嫉妬モンスターのエサやり日記
私は、心にモンスターを飼っている。
名前は「嫉妬」という。
嫉妬は、普段の生活では出てこない。日常生活に人を妬む要素がほぼないからだ。例えば友人が、私よりもキラキラした日常をインスタグラムにあげたのを見たところで、「ま、まぶしい」と思うだけ。それ以上の感情は湧いてこない。「私もこんな風になりたい」と思えば嫉妬心もわいてくるだろうが、日常の世界に嫉妬のエサになるようなものは落ちていないようだ。
私が嫉妬するエサが落ちているのは、創作の世界。
つまり、noteだ。
noteには、素晴らしい書き手がたくさんいる。書き手のすべてに敬意を持っている気持ちに、嘘偽りはない。しかし、自分と肩を並べていたと思ったら、ある日突然ごぼう抜きにされる。そういうプラットフォームだ。そこがnoteの面白いところで魅力でもあるけど、同時に私の嫉妬モンスターのエサになる。
例えば、こんな感じ。
私「あ、あの人が面白い記事書いてる」
嫉「うまそうなエサ、みつけた♡」
私「あの人の記事、たくさんスキやコメントがついてる」
嫉「おおっと、ここにもエサが♡」
私「あの人が注目記事に選ばれてる!」
嫉「特大のエサ、みーつけた。おなか一杯になりそう♡」
モヤモヤする出来事があるたび、嫉妬モンスターはほくそ笑む。そして、エサを口に放り込み、もぐもぐと嬉しそうに食べる。おかわり大好き食いしん坊なので、放置しておくと厄介だ。おかわり要求に従順でいると、モンスターの身体はあっという間に大きくなり、私の心を支配しようとする。
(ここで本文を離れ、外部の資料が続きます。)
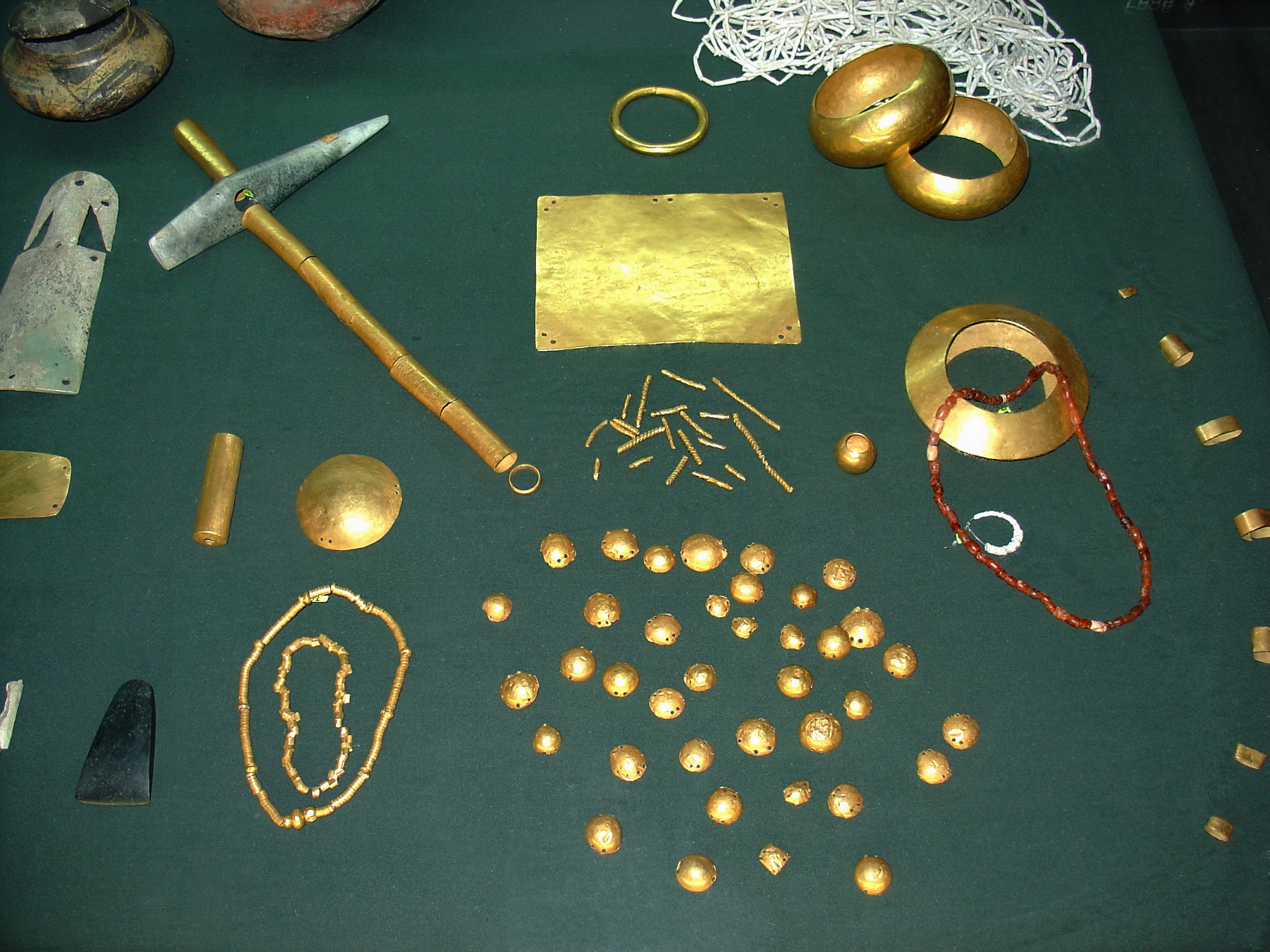 Bijoux exposés au musée archéologique de Varna (Bulgarie) et qui sont les plus vieux objets en or connus à ce jour (-4600 avant J.C)
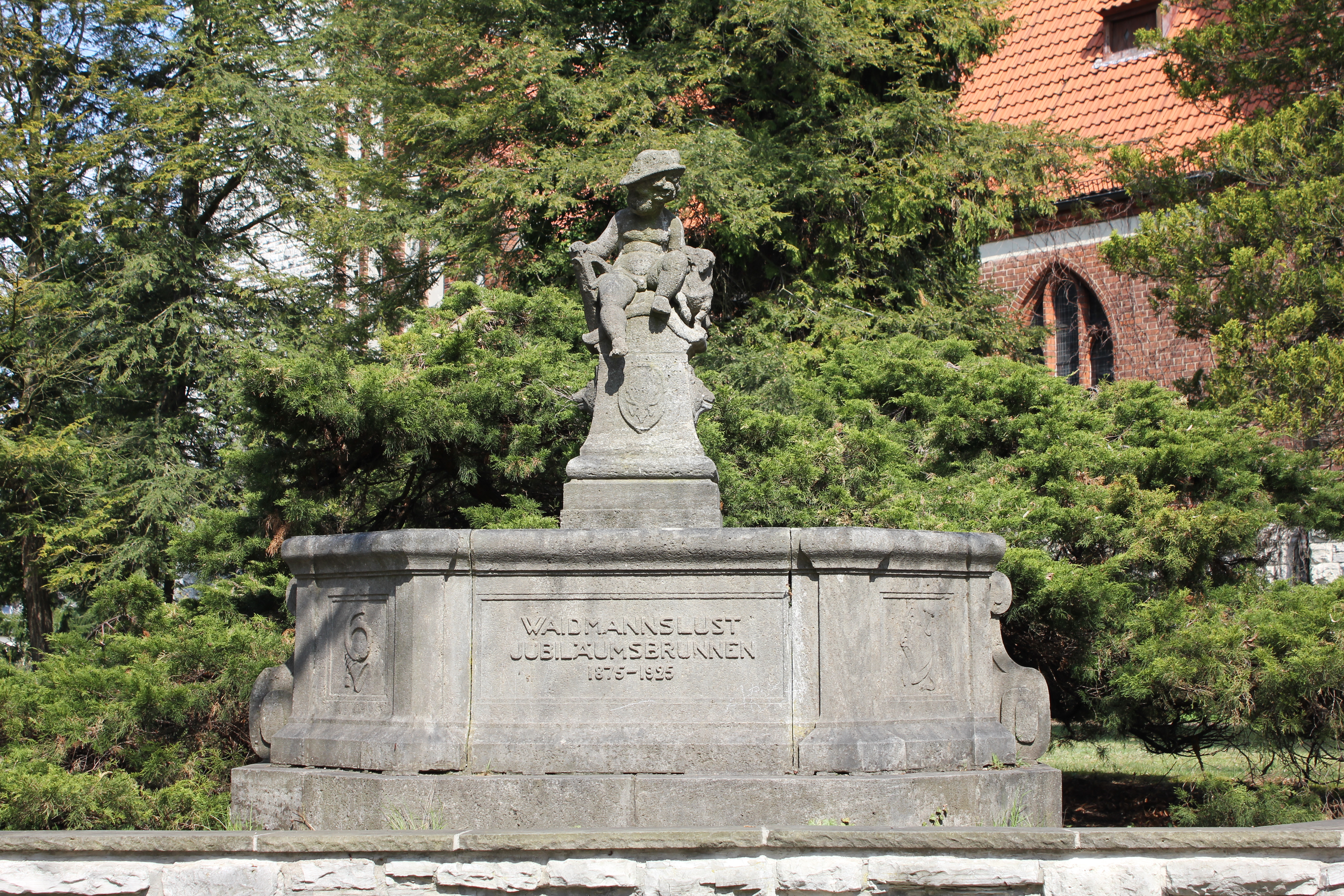 Jubiläumsbrunnen vor der Evangelischen Königin-Luise-Kirche

嫉「ねえ、おかわりちょうだい♡もっとモヤモヤしなよ♡」
要求はとどまるところを知らない。
それなら、こちらだって手を打たなければ。
いつだって嫉妬にもてあそばれると思うなよ。
私「あの人、人気あるなぁ。いいな」
嫉「お、モヤモヤしてるぞ。エサだ♡エサ♡」
私「私は、まだ力が足りないんだな。頑張ろうっと」
嫉「っておい!モヤモヤしないのか!こんなのまずくて食えねぇよ!」
嫉妬モンスターが小さくなった。その調子。
私「あの人、いっぱいスキもらって羨ましいな」
嫉「よし、今度こそ!エサだ!エサ!」
私「私にも伸びしろがあるはず!いい記事目指すぞ!」
嫉「だからさ、なに前向いてんだよ。味、薄いな」
こうやってモヤモヤの味付けを薄くしてやると、モンスターは大きくなれない。しかしモンスターだって、ただでは転ばない。
私「あの人、注目記事になるの何回目だっけ。すごいな」
嫉「確か、5回ぐらい選ばれてるな。うまそうなエサだ♡」
私「私、このところ全然選ばれてないからうらやましい」
嫉「そうだろう?もっとモヤモヤしちゃいなよ♡」
私「私も頑張ってるんだけどな」
嫉「その調子♪モヤモヤすると、エサが増えるな♡」
何と、駆け引きをしてくるではないか!何とか私のモヤモヤを大きくして、おいしいエサにありつこうとしている。あざといヤツだ。ここで負けるわけにはいかない。
私「書かないと選ばれないから。書こう」
嫉「はっ?何言ってんだ。地道って言葉が、オレは嫌いだ!!」
みるみる嫉妬モンスターは小さくなっていく。しかし消えることはない。なぜなら、私の心にすっかり棲みついているのだから。せめてモンスターをでっぷり太らせないように、エサはできる限り小さく、適度に運動(創作)させて、適度に休ませて付き合っていくしかない。
嫉「今日もモヤモヤ来ないかな♡」
私のモヤモヤを待ち構えるように、嫉妬モンスターは今日も口を大きく開けて待っている。
私の嫉妬なんて面白いかなぁと思っていたのでスルーしていましたが、やはり素通りできないので、ぎりぎりだけど参加します。